Our Business Strategy

To implement and complete the first phase of our business plan, having finalized our licenses agreements with Treatec and GreenEng, we estimate that we will require approximately $400,000 to comply with EPA regulatory requirements during the next twelve months. There can be no assurance that we will be successful in raising the requisite capital at terms and conditions satisfactory to the Company, if at all, nor can there be any assurance that we will be successful in negotiating similar distribution agreements. We do not have any financing arrangements in place and we may not be able to secure such financing when and as required. In the event that we are successful in executing license agreements and raising necessary financing, of which there can be no assurance, we will still be dependent upon our ability to successfully implement our business plan in a timely basis.

We currently intend to raise the capital necessary to fund our business through the private offering(s) of our common stock or units consisting of common stock and stock purchase warrants although there can be no assurance that we will be successful in raising equity capital in this manner. Obtaining the requisite capital would be subject to a number of factors including, but not limited to, investor acceptance of our business strategy, general investor sentiment, overall market conditions and the economy in general. These factors may adversely affect the timing, amount, terms, or conditions of any financing that we may obtain or make any additional financing unavailable to us.

Phase 1: Finalization of the strategic marketing plan, initial start-up capital realization through private stock offering(s), undertaking independent testing, commencing the application process for EPA and State certification, and hiring/training sales and technical personnel.

Phase 2: Initiation of marketing and sales activities in selected markets in the United States followed by Canada as well as working closely with our representative for Australia and New Zealand.
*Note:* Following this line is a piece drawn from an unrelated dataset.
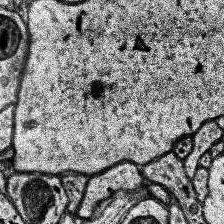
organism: Human
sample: Temporal Lobe

Full scale commercialization of the water treatment products, including industrialization and after-sale service agreements, for the markets covered by the license agreements.

Our objectives are to:

(a) Apply for and obtain EPA approval and NSF Verification.
(b) Enter and cover all market segments in the U.S., Canada, Australia and New Zealand.
(c) Establish our products as among the leading water treatment systems,

Initially and for the foreseeable future, we do not plan to develop and/or produce any water treatment products or components on our own. Rather, we plan to act as an exclusive and non-exclusive distributor for certain water treatment products developed by third-parties for sale in the United States, Canada, Australia and New Zealand, based upon our existing license agreements with Treatec and GreenEng.

Competition

Water treatment and purification systems with increasing levels of complexity and effectiveness have been put into operation worldwide for a number of years, with significant competition at all levels. However, conventional mechanical and chemical purification processes, including hyper chlorination, heat flushing, copper/silver ionization, chlorine dioxide dosing, and other means have proven to be insufficient in preventing the transmission of water borne disease through this essential nutritional element that water represents. That is one reason why a continuing and substantial number of water borne outbreaks and disease from potable water sources occur on a virtually continuing basis in both the developed and developing world. Recognizing that special disinfection methods had to be developed to eliminate micro-organisms such as bacteria and viruses, heavy chlorination and other chemical treatments, and more recently UV and Ozone treatments, have been introduced.

We believe that the water treatment technology products we intend to distribute, while not yet tested in our markets, have the potential to be well-accepted in the North American, Australian and New Zealand markets. We believe they incorporate innovative and dependable technologies and have been successfully distributed and sale in Israel, Europe and China.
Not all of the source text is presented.